**TASK TO CARRY OUT**
Determine the number of lines in the data that contain "cells". Answer with that number only.

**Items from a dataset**
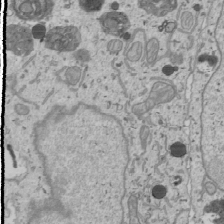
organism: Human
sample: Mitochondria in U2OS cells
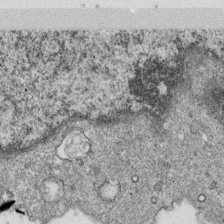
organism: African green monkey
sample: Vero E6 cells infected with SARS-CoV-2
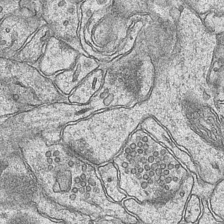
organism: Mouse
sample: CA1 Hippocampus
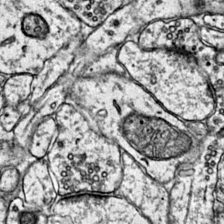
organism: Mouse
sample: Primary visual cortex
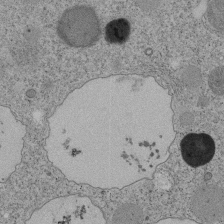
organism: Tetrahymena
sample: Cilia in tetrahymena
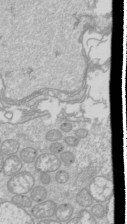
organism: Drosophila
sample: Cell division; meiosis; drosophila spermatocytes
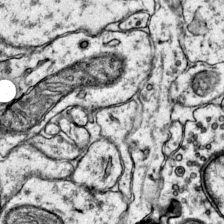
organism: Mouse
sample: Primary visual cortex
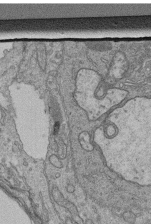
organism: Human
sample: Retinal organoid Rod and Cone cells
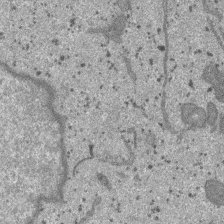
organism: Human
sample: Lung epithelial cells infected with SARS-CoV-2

* * *

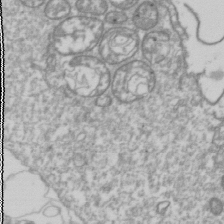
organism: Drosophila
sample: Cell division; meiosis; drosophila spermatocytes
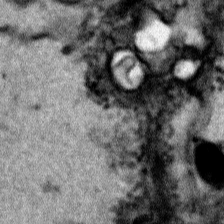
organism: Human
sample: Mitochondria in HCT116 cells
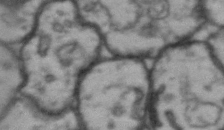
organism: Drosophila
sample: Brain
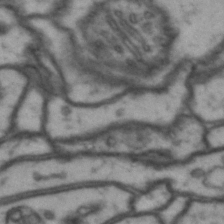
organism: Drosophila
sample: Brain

**YOUR SOLUTION**
5